- DVD cover
- Genre: Science Fiction Thriller
- Based on: Outbreak by Robin Cook
- Screenplay by: Roger Young
- Directed by: Armand Mastroianni
- Starring: Nicollette Sheridan William Devane Barry Corbin
- Music by: Garry Schyman
- Country of origin: United States
- Original language: English

Production
- Executive producers: Frank von Zerneck Robert M. Sertner
- Producer: Randy Sutter
- Cinematography: Gideon Porath
- Editor: Tod Feuerman
- Running time: 93 minutes
- Production company: Von Zerneck Sertner Films

Original release
- Network: NBC
- Release: May 8, 1995

= Virus (1995 film) =

Virus is a 1995 television film starring Nicollette Sheridan, William Devane, Stephen Caffrey, Dakin Matthews, Kurt Fuller, Barry Corbin and William Atherton.
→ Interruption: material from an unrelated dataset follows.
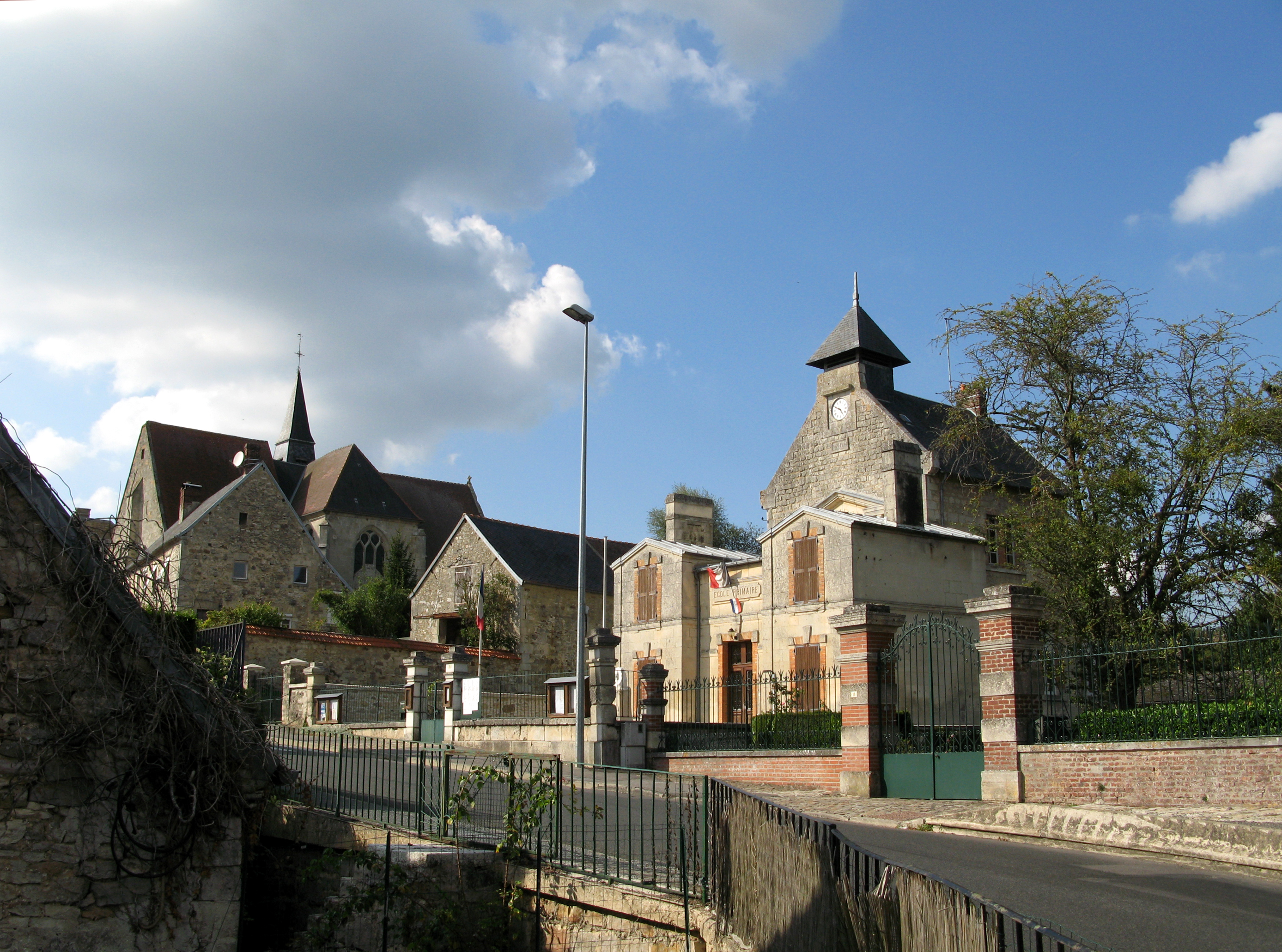 Dampleux (Aisne, France) - La mairie et, au fond à gauche, l'église. . .
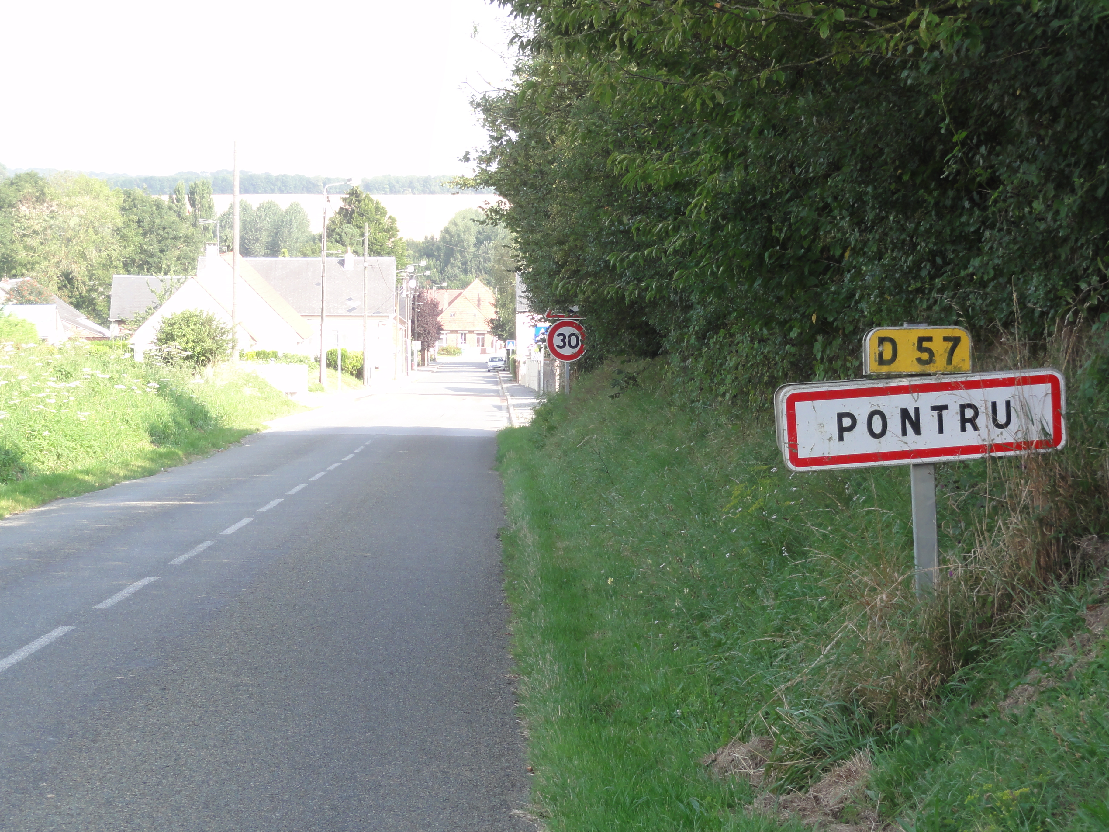 Pontru (Aisne) city limit sign

It was directed by Armand Mastroianni and written by Robin Cook and Roger Young, based on Cook's 1987 novel Outbreak. The film was also released on DVD under the title Formula for Death.

== Plot ==
Virus is based on the medical fiction novel Outbreak by Robin Cook.

== Cast ==
- Nicollette Sheridan as Marissa Blumenthal
- William Devane as Dr. Harbuck
- Stephen Caffrey as Tad
- Dakin Matthews as Dr. Dubcheck
- Kurt Fuller as Dr. Williams
- Barry Corbin as Dr. Clayman
- William Atherton as Dr. Reginald Holloway
- Joe Minjanes as Dr. Newman

== Reception ==
Todd Everett of Variety wrote, "In reducing the hazard to the level of personal melodrama, both the feature and the telepic trivialize the real-life menace, which is plenty scary on its own." John J. O'Connor of The New York Times called the story inane and harebrained. Chris Willman of the Los Angeles Times wrote that Mastroianni "tries to pump imperiled-woman suspense into the ludicrous scheming, with minimal antidotal effect. Prepare for an outbreak of laughter."